Task instructions: Only one stretch of the material below is wanted: everything from the line containing "18841 | 10636 |" down to the line containing "42.86 | 9.52 |", both ends included. Repeat it exactly and skip the pictures.

Supplied information:
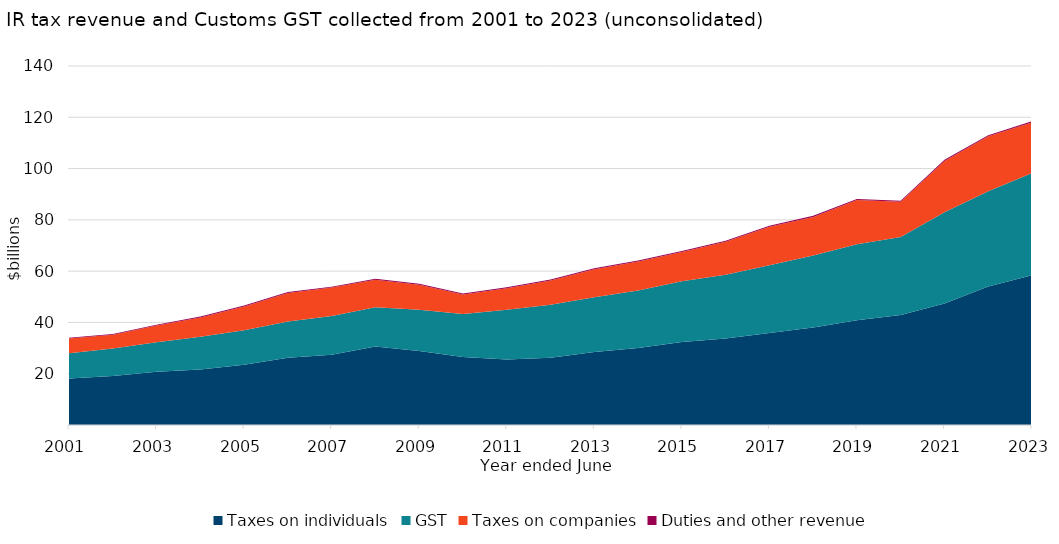
| Category | Taxes on individuals | GST | Taxes on companies | Duties and other revenue |
|---|---|---|---|---|
| 2001.0 | 18116.915 | 9886.366 | 5745.179 | 268.362 |
| 2002.0 | 19143.41 | 10644.756 | 5412.4 | 302.117 |
| 2003.0 | 20780.113 | 11525.947 | 6469.137 | 327.436 |
| 2004.0 | 21673.336 | 12775.925 | 7502.262 | 353.323 |
| 2005.0 | 23492.497 | 13430.639 | 9288.079 | 383.408 |
| 2006.0 | 26251.041 | 14133.382 | 11126.781 | 400.338 |
| 2007.0 | 27427.041 | 15105.456 | 11049.475 | 380.325 |
| 2008.0 | 30590.905 | 15299.618 | 10749.754 | 426.572 |
| 2009.0 | 28809.258 | 16106.996 | 9820.51 | 364.474 |
| 2010.0 | 26555.321 | 16727.273 | 7642.014 | 359.104 |
| 2011.0 | 25521.6 | 19461.443 | 8389.25 | 358.9 |
| 2012.0 | 26268.5 | 20646.154 | 9413.4 | 364.4 |
| 2013.0 | 28444.6 | 21356.182 | 10963.581 | 354.222 |
| 2014.0 | 30067.8 | 22416.575 | 11306.8 | 362.3 |
| 2015.0 | 32374.9 | 23677.624 | 11393.4 | 367.4 |
| 2016.0 | 33714.962 | 24901.546 | 12884.411 | 361.902 |
| 2017.0 | 35864.307 | 26390.746 | 15075.183 | 384.144 |
| 2018.0 | 38023.9 | 28108.888 | 15004.8 | 425.6 |
| 2019.0 | 40853 | 29650.711 | 17212.7 | 420.797 |
| 2020.0 | 42905.33 | 30398.616 | 13740.836 | 379.217 |
| 2021.0 | 47341.731 | 35627.691 | 20022.706 | 411.169 |
| 2022.0 | 54052.815 | 37093.677 | 21485.742 | 370.01 |
| 2023.0 | 58371.896 | 39893.737 | 19737.203 | 495.352 |
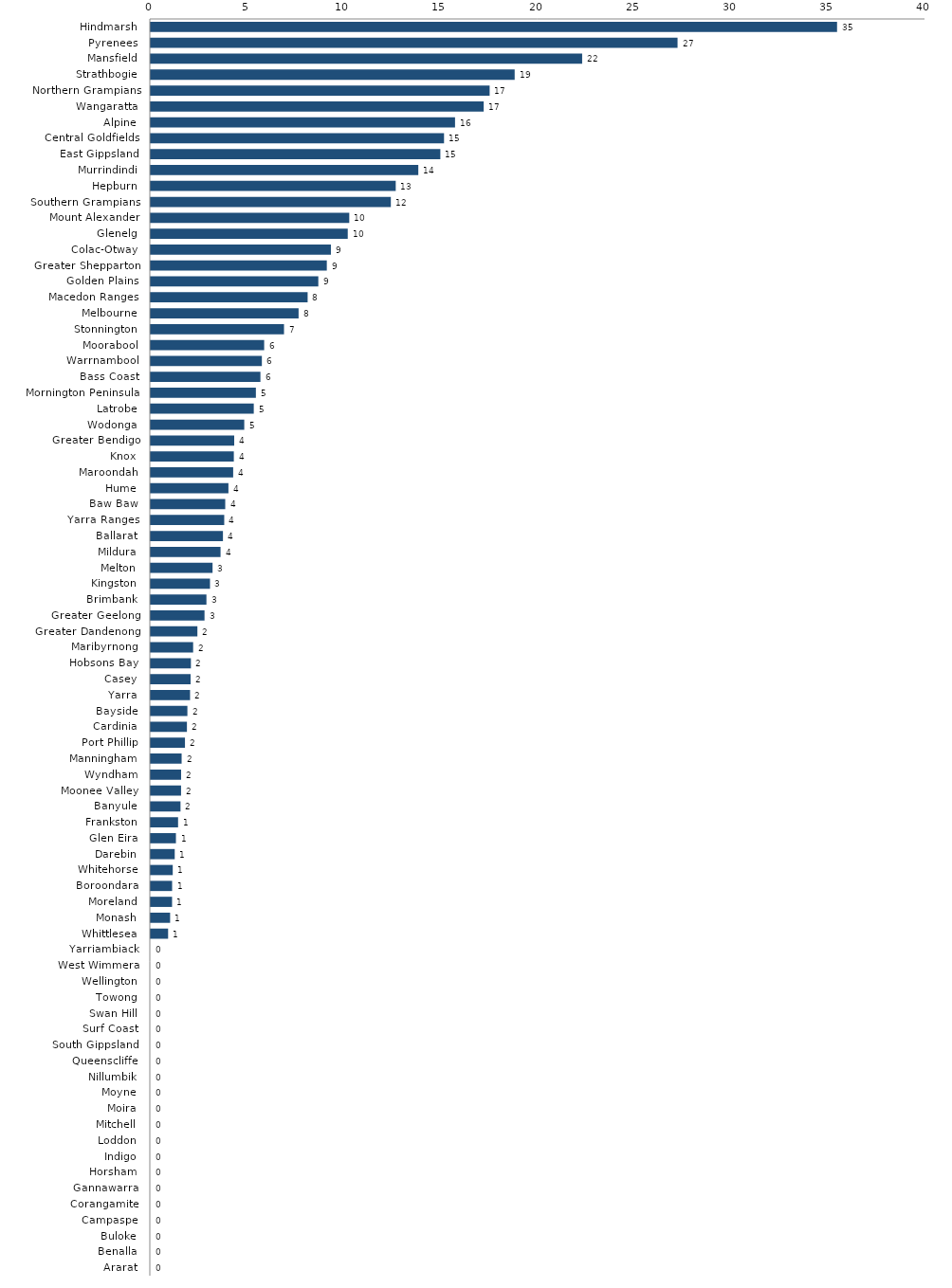
| Category | Series 0 |
|---|---|
| Hindmarsh  | 35.436 |
| Pyrenees  | 27.2 |
| Mansfield  | 22.274 |
| Strathbogie  | 18.79 |
| Northern Grampians  | 17.498 |
| Wangaratta  | 17.19 |
| Alpine  | 15.711 |
| Central Goldfields  | 15.142 |
| East Gippsland  | 14.952 |
| Murrindindi  | 13.814 |
| Hepburn  | 12.649 |
| Southern Grampians  | 12.396 |
| Mount Alexander  | 10.249 |
| Glenelg  | 10.171 |
| Colac-Otway  | 9.301 |
| Greater Shepparton  | 9.09 |
| Golden Plains  | 8.651 |
| Macedon Ranges  | 8.099 |
| Melbourne  | 7.633 |
| Stonnington  | 6.88 |
| Moorabool  | 5.855 |
| Warrnambool  | 5.737 |
| Bass Coast  | 5.662 |
| Mornington Peninsula  | 5.427 |
| Latrobe  | 5.319 |
| Wodonga  | 4.828 |
| Greater Bendigo  | 4.309 |
| Knox  | 4.289 |
| Maroondah  | 4.255 |
| Hume  | 4.01 |
| Baw Baw  | 3.845 |
| Yarra Ranges  | 3.793 |
| Ballarat  | 3.727 |
| Mildura  | 3.603 |
| Melton  | 3.19 |
| Kingston  | 3.059 |
| Brimbank  | 2.874 |
| Greater Geelong  | 2.775 |
| Greater Dandenong  | 2.408 |
| Maribyrnong  | 2.188 |
| Hobsons Bay  | 2.073 |
| Casey  | 2.056 |
| Yarra  | 2.029 |
| Bayside  | 1.891 |
| Cardinia  | 1.867 |
| Port Phillip  | 1.766 |
| Manningham  | 1.593 |
| Wyndham  | 1.566 |
| Moonee Valley  | 1.564 |
| Banyule  | 1.536 |
| Frankston  | 1.41 |
| Glen Eira  | 1.299 |
| Darebin  | 1.237 |
| Whitehorse  | 1.135 |
| Boroondara  | 1.103 |
| Moreland  | 1.1 |
| Monash  | 0.999 |
| Whittlesea  | 0.895 |
| Yarriambiack  | 0 |
| West Wimmera  | 0 |
| Wellington  | 0 |
| Towong  | 0 |
| Swan Hill  | 0 |
| Surf Coast  | 0 |
| South Gippsland  | 0 |
| Queenscliffe  | 0 |
| Nillumbik  | 0 |
| Moyne  | 0 |
| Moira  | 0 |
| Mitchell  | 0 |
| Loddon  | 0 |
| Indigo  | 0 |
| Horsham  | 0 |
| Gannawarra  | 0 |
| Corangamite  | 0 |
| Campaspe  | 0 |
| Buloke  | 0 |
| Benalla  | 0 |
| Ararat  | 0 |
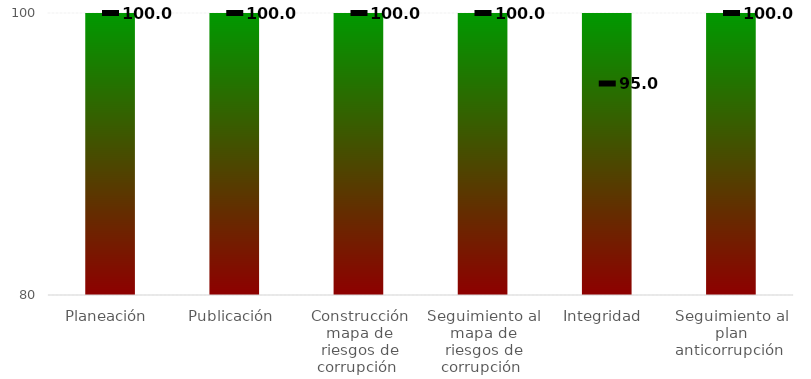
| Category | Niveles |
|---|---|
| Planeación  | 100 |
| Publicación  | 100 |
| Construcción mapa de riesgos de corrupción  | 100 |
| Seguimiento al mapa de riesgos de corrupción  | 100 |
| Integridad  | 100 |
| Seguimiento al plan anticorrupción  | 100 |
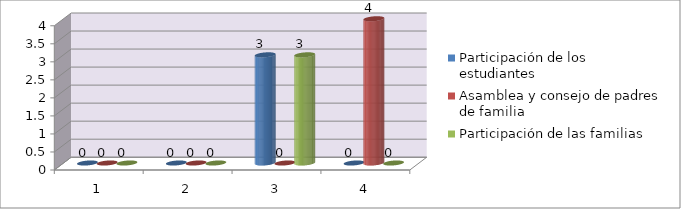
| Category | Participación de los
estudiantes | Asamblea y consejo de padres de familia | Participación de las familias |
|---|---|---|---|
| 0 | 0 | 0 | 0 |
| 1 | 0 | 0 | 0 |
| 2 | 3 | 0 | 3 |
| 3 | 0 | 4 | 0 |
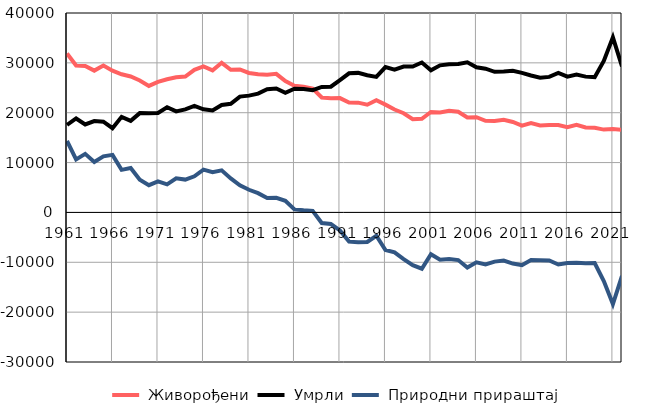
| Category |  Живорођени |  Умрли |  Природни прираштај |
|---|---|---|---|
| 1961.0 | 31888 | 17540 | 14348 |
| 1962.0 | 29477 | 18841 | 10636 |
| 1963.0 | 29392 | 17644 | 11748 |
| 1964.0 | 28444 | 18313 | 10131 |
| 1965.0 | 29453 | 18204 | 11249 |
| 1966.0 | 28439 | 16890 | 11549 |
| 1967.0 | 27711 | 19170 | 8541 |
| 1968.0 | 27269 | 18368 | 8901 |
| 1969.0 | 26479 | 19921 | 6558 |
| 1970.0 | 25380 | 19916 | 5464 |
| 1971.0 | 26170 | 19946 | 6224 |
| 1972.0 | 26715 | 21089 | 5626 |
| 1973.0 | 27094 | 20260 | 6834 |
| 1974.0 | 27253 | 20666 | 6587 |
| 1975.0 | 28595 | 21356 | 7239 |
| 1976.0 | 29273 | 20680 | 8593 |
| 1977.0 | 28490 | 20437 | 8053 |
| 1978.0 | 30007 | 21559 | 8448 |
| 1979.0 | 28610 | 21783 | 6827 |
| 1980.0 | 28681 | 23227 | 5454 |
| 1981.0 | 27971 | 23425 | 4546 |
| 1982.0 | 27703 | 23828 | 3875 |
| 1983.0 | 27624 | 24709 | 2915 |
| 1984.0 | 27791 | 24864 | 2927 |
| 1985.0 | 26331 | 23985 | 2346 |
| 1986.0 | 25422 | 24821 | 601 |
| 1987.0 | 25203 | 24775 | 428 |
| 1988.0 | 24848 | 24533 | 315 |
| 1989.0 | 23047 | 25175 | -2128 |
| 1990.0 | 22900 | 25228 | -2328 |
| 1991.0 | 22935 | 26549 | -3614 |
| 1992.0 | 22049 | 27906 | -5857 |
| 1993.0 | 22018 | 27990 | -5972 |
| 1994.0 | 21595 | 27518 | -5923 |
| 1995.0 | 22499 | 27177 | -4678 |
| 1996.0 | 21624 | 29152 | -7528 |
| 1997.0 | 20645 | 28646 | -8001 |
| 1998.0 | 19894 | 29251 | -9357 |
| 1999.0 | 18686 | 29271 | -10585 |
| 2000.0 | 18792 | 30076 | -11284 |
| 2001.0 | 20145 | 28517 | -8372 |
| 2002.0 | 20030 | 29506 | -9476 |
| 2003.0 | 20381 | 29741 | -9360 |
| 2004.0 | 20206 | 29764 | -9558 |
| 2005.0 | 19058 | 30124 | -11066 |
| 2006.0 | 19102 | 29114 | -10012 |
| 2007.0 | 18380 | 28825 | -10445 |
| 2008.0 | 18339 | 28200 | -9861 |
| 2009.0 | 18590 | 28252 | -9662 |
| 2010.0 | 18145 | 28399 | -10254 |
| 2011.0 | 17410 | 27999 | -10589 |
| 2012.0 | 17932 | 27470 | -9538 |
| 2013.0 | 17439 | 27035 | -9596 |
| 2014.0 | 17535 | 27183 | -9648 |
| 2015.0 | 17533 | 27983 | -10450 |
| 2016.0 | 17107 | 27234 | -10127 |
| 2017.0 | 17564 | 27634 | -10070 |
| 2018.0 | 17027 | 27239 | -10212 |
| 2019.0 | 16985 | 27141 | -10156 |
| 2020.0 | 16613 | 30394 | -13781 |
| 2021.0 | 16737 | 35126 | -18389 |
| 2022.0 | 16564 | 29302 | -12738 |
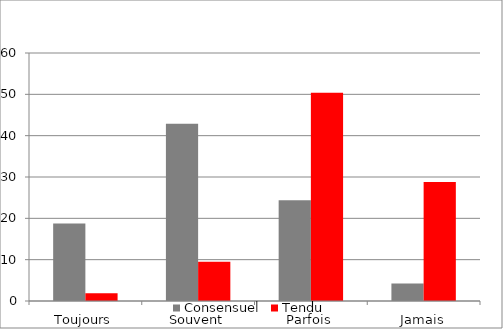
| Category | Consensuel | Tendu |
|---|---|---|
| Toujours | 18.73 | 1.87 |
| Souvent | 42.86 | 9.52 |
| Parfois | 24.37 | 50.39 |
| Jamais | 4.26 | 28.82 |
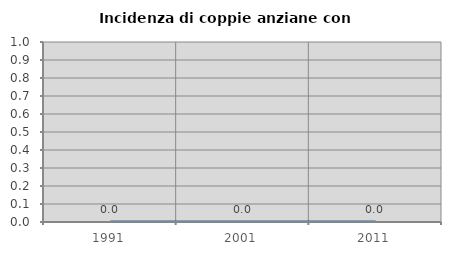
| Category | Incidenza di coppie anziane con figli |
|---|---|
| 1991.0 | 0 |
| 2001.0 | 0 |
| 2011.0 | 0 |
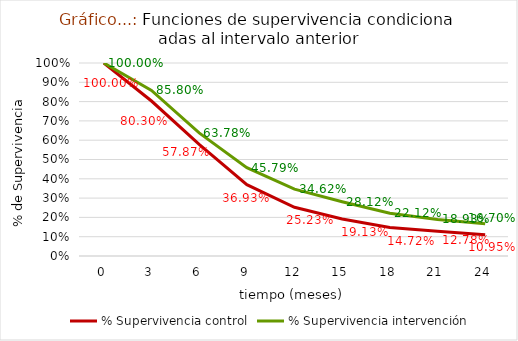
| Category | % Supervivencia control | % Supervivencia intervención |
|---|---|---|
| 0.0 | 1 | 1 |
| 3.0 | 0.803 | 0.858 |
| 6.0 | 0.579 | 0.638 |
| 9.0 | 0.369 | 0.458 |
| 12.0 | 0.252 | 0.346 |
| 15.0 | 0.191 | 0.281 |
| 18.0 | 0.147 | 0.221 |
| 21.0 | 0.128 | 0.189 |
| 24.0 | 0.11 | 0.167 |

Reply:
| 1962.0 | 29477 | 18841 | 10636 |
| 1963.0 | 29392 | 17644 | 11748 |
| 1964.0 | 28444 | 18313 | 10131 |
| 1965.0 | 29453 | 18204 | 11249 |
| 1966.0 | 28439 | 16890 | 11549 |
| 1967.0 | 27711 | 19170 | 8541 |
| 1968.0 | 27269 | 18368 | 8901 |
| 1969.0 | 26479 | 19921 | 6558 |
| 1970.0 | 25380 | 19916 | 5464 |
| 1971.0 | 26170 | 19946 | 6224 |
| 1972.0 | 26715 | 21089 | 5626 |
| 1973.0 | 27094 | 20260 | 6834 |
| 1974.0 | 27253 | 20666 | 6587 |
| 1975.0 | 28595 | 21356 | 7239 |
| 1976.0 | 29273 | 20680 | 8593 |
| 1977.0 | 28490 | 20437 | 8053 |
| 1978.0 | 30007 | 21559 | 8448 |
| 1979.0 | 28610 | 21783 | 6827 |
| 1980.0 | 28681 | 23227 | 5454 |
| 1981.0 | 27971 | 23425 | 4546 |
| 1982.0 | 27703 | 23828 | 3875 |
| 1983.0 | 27624 | 24709 | 2915 |
| 1984.0 | 27791 | 24864 | 2927 |
| 1985.0 | 26331 | 23985 | 2346 |
| 1986.0 | 25422 | 24821 | 601 |
| 1987.0 | 25203 | 24775 | 428 |
| 1988.0 | 24848 | 24533 | 315 |
| 1989.0 | 23047 | 25175 | -2128 |
| 1990.0 | 22900 | 25228 | -2328 |
| 1991.0 | 22935 | 26549 | -3614 |
| 1992.0 | 22049 | 27906 | -5857 |
| 1993.0 | 22018 | 27990 | -5972 |
| 1994.0 | 21595 | 27518 | -5923 |
| 1995.0 | 22499 | 27177 | -4678 |
| 1996.0 | 21624 | 29152 | -7528 |
| 1997.0 | 20645 | 28646 | -8001 |
| 1998.0 | 19894 | 29251 | -9357 |
| 1999.0 | 18686 | 29271 | -10585 |
| 2000.0 | 18792 | 30076 | -11284 |
| 2001.0 | 20145 | 28517 | -8372 |
| 2002.0 | 20030 | 29506 | -9476 |
| 2003.0 | 20381 | 29741 | -9360 |
| 2004.0 | 20206 | 29764 | -9558 |
| 2005.0 | 19058 | 30124 | -11066 |
| 2006.0 | 19102 | 29114 | -10012 |
| 2007.0 | 18380 | 28825 | -10445 |
| 2008.0 | 18339 | 28200 | -9861 |
| 2009.0 | 18590 | 28252 | -9662 |
| 2010.0 | 18145 | 28399 | -10254 |
| 2011.0 | 17410 | 27999 | -10589 |
| 2012.0 | 17932 | 27470 | -9538 |
| 2013.0 | 17439 | 27035 | -9596 |
| 2014.0 | 17535 | 27183 | -9648 |
| 2015.0 | 17533 | 27983 | -10450 |
| 2016.0 | 17107 | 27234 | -10127 |
| 2017.0 | 17564 | 27634 | -10070 |
| 2018.0 | 17027 | 27239 | -10212 |
| 2019.0 | 16985 | 27141 | -10156 |
| 2020.0 | 16613 | 30394 | -13781 |
| 2021.0 | 16737 | 35126 | -18389 |
| 2022.0 | 16564 | 29302 | -12738 |
| Category | Consensuel | Tendu |
|---|---|---|
| Toujours | 18.73 | 1.87 |
| Souvent | 42.86 | 9.52 |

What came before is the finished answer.